RESULTS: The random-effects IVW results showed that Bacteroides (OR = 0.936, 95% CI = 0.787-1.113, p = 0.455), Streptococcus (OR = 0.974, 95% CI = 0.875-1.083, p = 0.629), Proteobacteria (OR = 1.113, 95% CI = 0.977-1.267, p = 0.106) and Lachnospiraceae (OR = 1.027, 95% CI = 0.899-1.173, p = 0.688) had no genetic causal relationship with BCC. All analyses revealed no horizontal pleiotropy, heterogeneity or outliers.
CONCLUSIONS: We found that Bacteroides, Streptococcus, Proteobacteria and Lachnospiraceae do not increase the incidence of BCC at the genetic level, which provides new insight for the study of GM and BCC.
摘要:
目的:研究先前已经建立了肠道微生物组和某些癌症进展之间的联系。然而,在使用孟德尔随机化(MR)研究肠道微生物群(GM)与基底细胞癌(BCC)之间的潜在因果关系方面,文献存在明显的差距.因此,我们研究的目的是利用MR来探索四种GM(拟杆菌,链球菌,变形杆菌和落叶草科)和BCC。
方法:我们使用全基因组关联研究(GWAS)数据和MR来探索四种GM与BCC之间的因果关系。本研究主要采用随机效应逆方差加权(IVW)模型进行分析,作为补充的额外的方法,包括简单的模式,加权中位数,加权模式和MR-Egger方法。

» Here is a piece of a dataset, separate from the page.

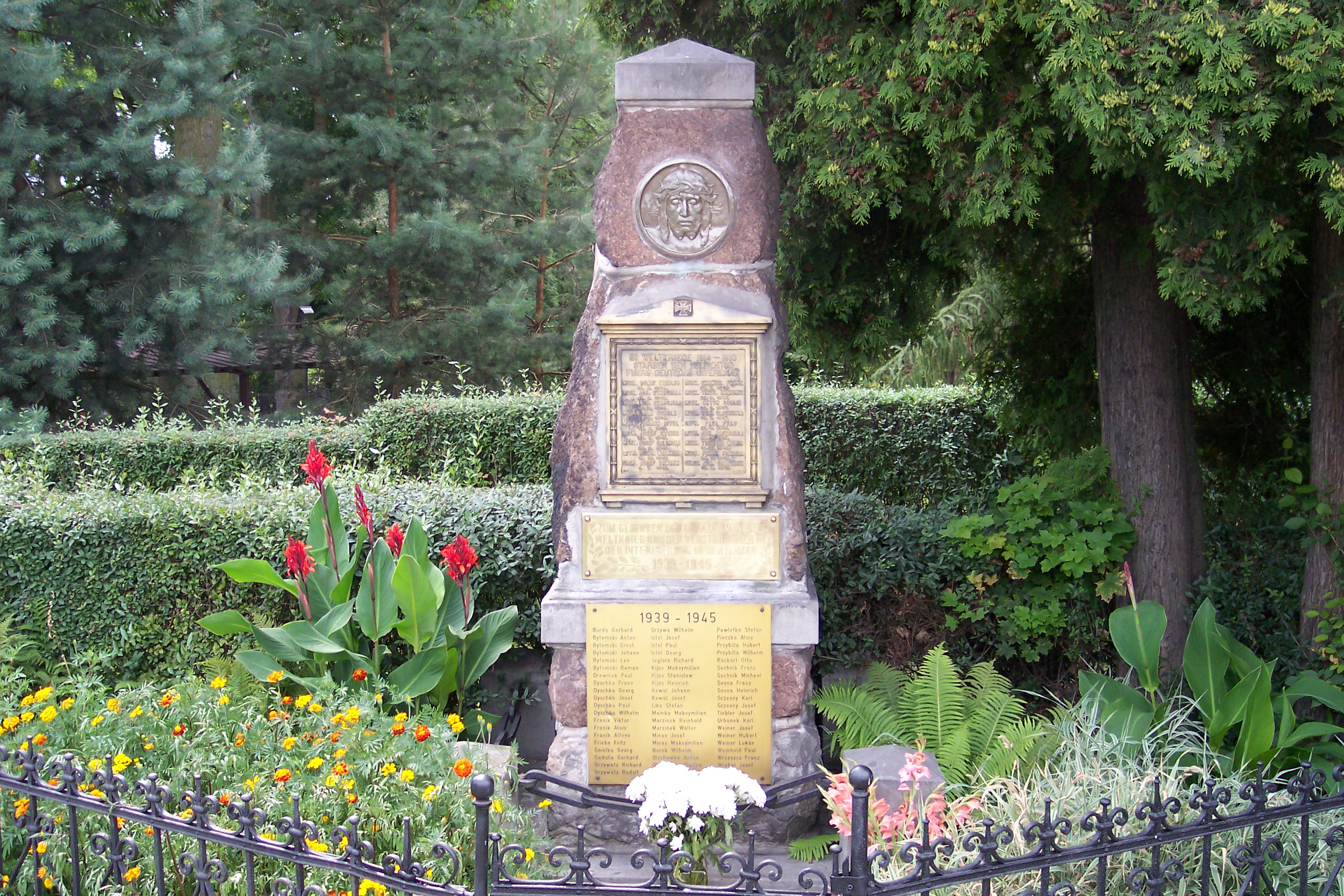 Kościół Świętej Trójcy w Rachowicach

我们使用异质性和水平多重性来判断每个分析的可靠性。MR-PRESSO主要用于检测和校正异常值。
结果:随机效应IVW结果显示拟杆菌(OR=0.936,95%CI=0.787-1.113,p=0.455),链球菌(OR=0.974,95%CI=0.875-1.083,p=0.629),变形杆菌(OR=1.113,95%CI=0.977-1.267,p=0.106)和落叶松科(OR=1.027,95%CI=0.899-1.173,p=0.688)与BCC无遗传因果关系。所有分析都显示没有水平多效性,异质性或异常值。
结论:我们发现拟杆菌,链球菌,变形杆菌和落叶草在基因水平上不会增加BCC的发病率,这为GM和BCC的研究提供了新的思路。
方法:我们使用全基因组关联研究(GWAS)数据和MR来探索四种GM与BCC之间的因果关系。本研究主要采用随机效应逆方差加权(IVW)模型进行分析,作为补充的额外的方法,包括简单的模式,加权中位数,加权模式和MR-Egger方法。我们使用异质性和水平多重性来判断每个分析的可靠性。MR-PRESSO主要用于检测和校正异常值。
结果:随机效应IVW结果显示拟杆菌(OR=0.936,95%CI=0.787-1.113,p=0.455),链球菌(OR=0.974,95%CI=0.875-1.083,p=0.629),变形杆菌(OR=1.113,95%CI=0.977-1.267,p=0.106)和落叶松科(OR=1.027,95%CI=0.899-1.173,p=0.688)与BCC无遗传因果关系。所有分析都显示没有水平多效性,异质性或异常值。
结论:我们发现拟杆菌,链球菌,变形杆菌和落叶草在基因水平上不会增加BCC的发病率,这为GM和BCC的研究提供了新的思路。